Probas & stats : raisonner sur l'incertain
Un modèle ML est une machine à probabilités
Un classifieur ne dit pas « spam » : il dit « spam avec probabilité 0.93 ». Un LLM ne choisit pas le mot suivant : il calcule une distribution de probabilité sur tout le vocabulaire et en tire un échantillon (c'est le paramètre temperature : à 0 on prend le plus probable, plus haut on échantillonne plus librement).
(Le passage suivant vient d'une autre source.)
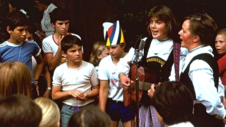 Machlandduo beim 4. Perger Kinderfest
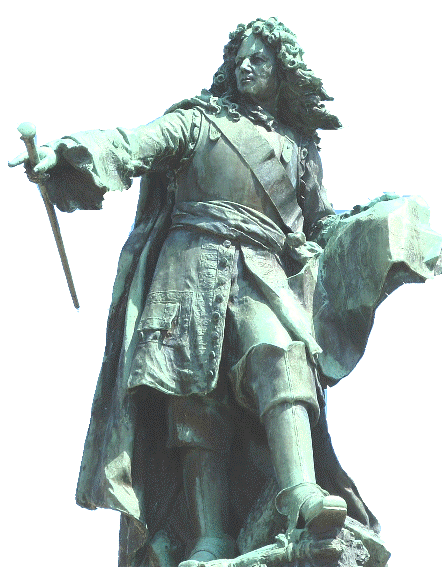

Les distributions à reconnaître de vue
- Normale (gaussienne) : la cloche — bruit de mesure, erreurs. Caractérisée par moyenne μ et écart-type σ ;
- Uniforme : tout est équiprobable — l'init de tes
rand(); - Longue traîne (power law) : quelques valeurs énormes, une masse de petites — trafic web, popularité des produits, longueur des textes. La plupart des données réelles sont là, et la moyenne y est un mensonge.
Biais et variance : le trade-off central
- Biais : le modèle est trop simple, il rate la structure (il underfit) — une droite pour modéliser une sinusoïde ;
- Variance : le modèle est trop flexible, il apprend le bruit par cœur (il overfit) — parfait sur l'entraînement, nul en prod.
Tout le métier consiste à naviguer entre les deux : plus de données ↓ la variance, un modèle plus riche ↓ le biais.
Les trois pièges qui coulent des modèles en prod
- Corrélation ≠ causalité : le modèle apprend que « parapluie vendu » prédit « chaussée mouillée »… et on croit pouvoir assécher la route en interdisant les parapluies ;
- Biais d'échantillonnage : entraîné sur les clients qui ont répondu au sondage → ne généralise pas aux silencieux ;
- Dérive (drift) : la distribution des données de prod s'éloigne de celle de l'entraînement (nouveaux comportements, saisonnalité). Le modèle n'est pas « cassé » — le monde a changé. C'est LE truc qu'on monitore (module 8).